Comment by thomasahle
2 days ago
It took Andrew Wiles 7 years of intense work to solve Fermat's Last Theorem.
The METR institute predicts that the length of tasks AI agents can complete doubles every 7 months.
We should expect it to take until 2033 before AI solves Clay Institute-level problems with 50% reliability.
That's exactly why the Millennium Prize Problem Bench[1] was created.
1. https://mppbench.com/
That's amazing :D
There is an ongoing effort to formalize a modern, streamlined proof of FLT in Lean, with all the needed prereqs. It's estimated that it will take approx. 5 years, but perhaps AI will lead to some meaningful speedup.
What I'm hoping to see is high volume automated formalization of the math literature, with the goal of formalizing (or finding flaws in) the entire thing.

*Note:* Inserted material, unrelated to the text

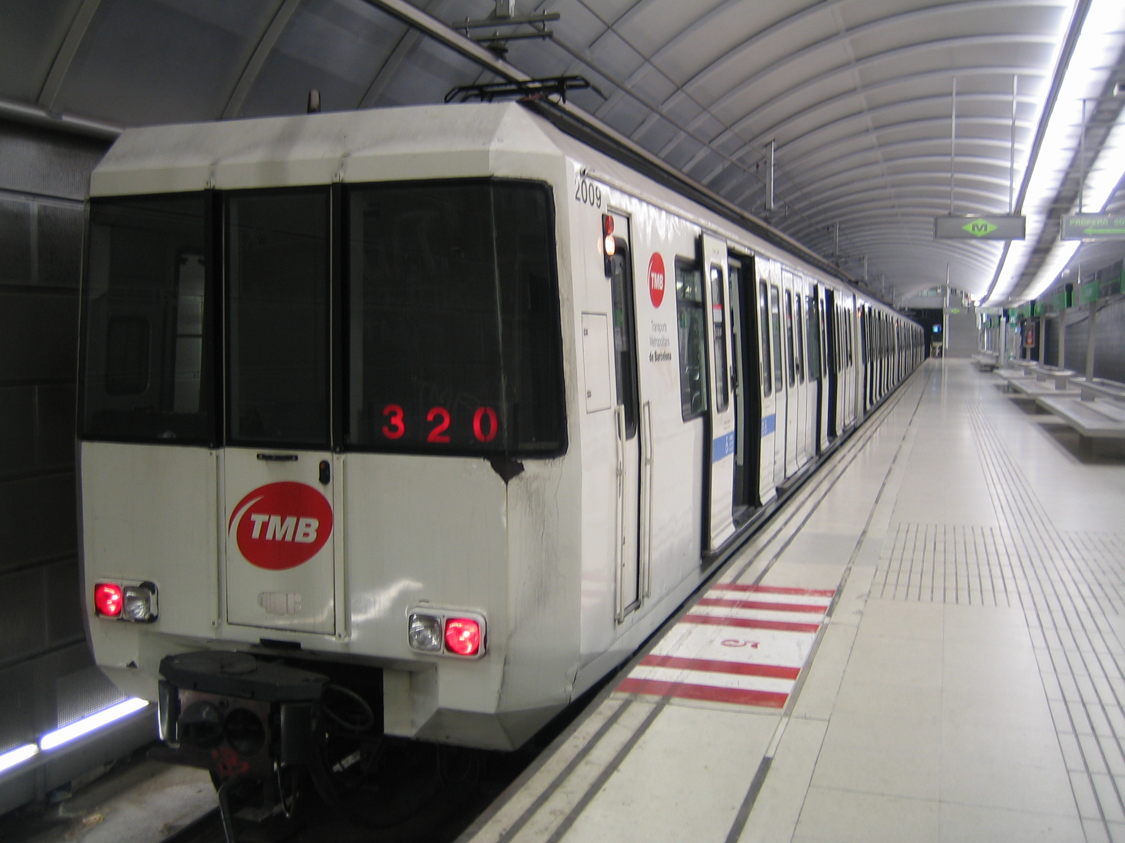 Foto hecha por mí desde la estación de Canyelles en horizontal, el martes 28 de Febrero del 2006 a las 17:46 de la tarde. Con la cámara CANON ixus 40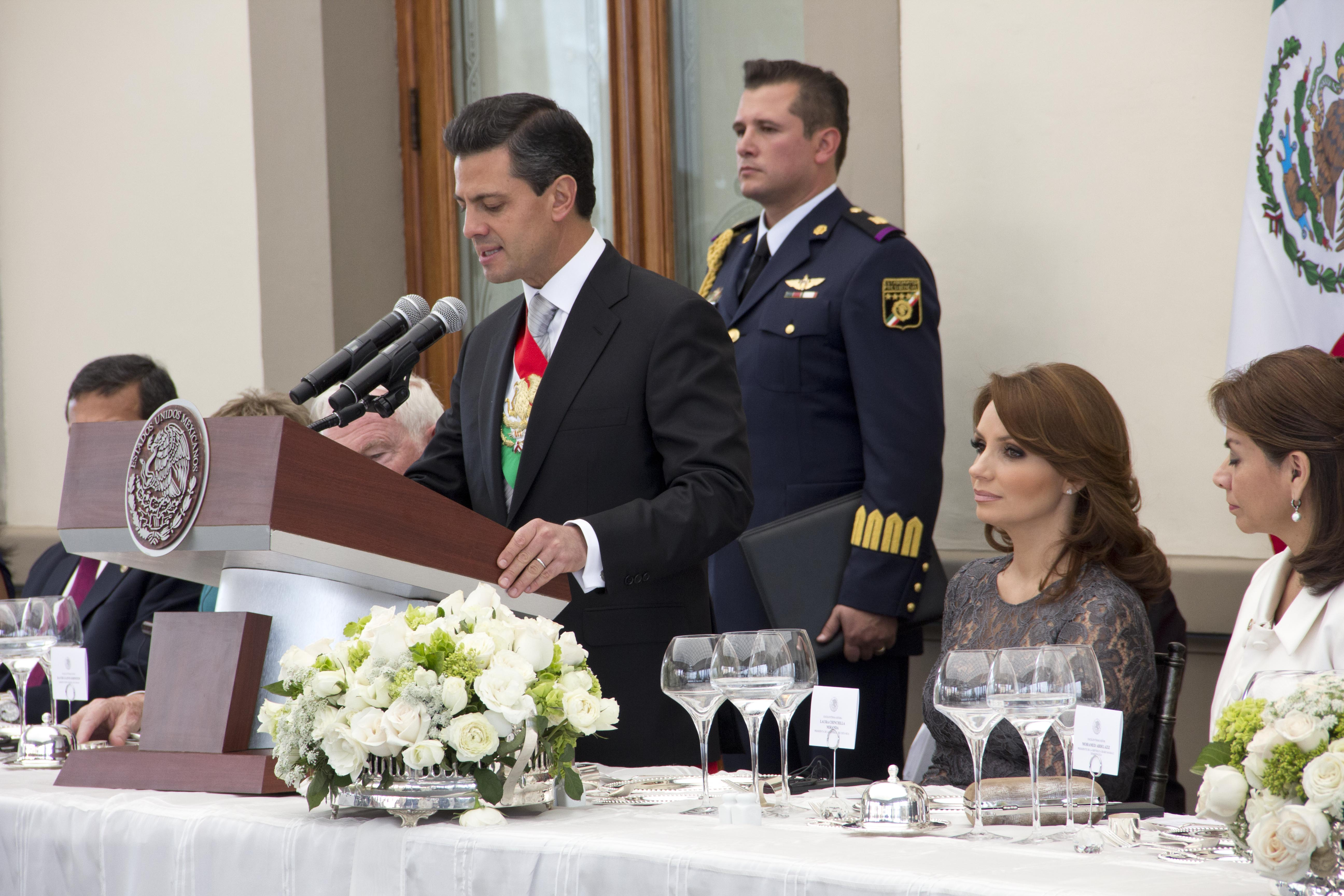 Comida con Jefes de Estado. México, D.F. 1 de diciembre de 2012

And once we have that formalized corpus, it's all set up as training data for moving forward.
We can't really have across-the-board formalization of the math literature without getting the basics done first (including the whole undergrad curriculum) which is what the mathlib folks are working on. It will in fact be interesting to see if AI can meaningfully speed up that work (although they seem to be bottlenecked on review and merging at the moment, not new contribs per se. So a "coding" AI workflow may be a bit of a closer fit.)
If you have a sufficiently strong verifier 1/100000 reliability is already enough
Sure, but then 50% reliability just becomes a matter of whether you can make a strong enough verifier.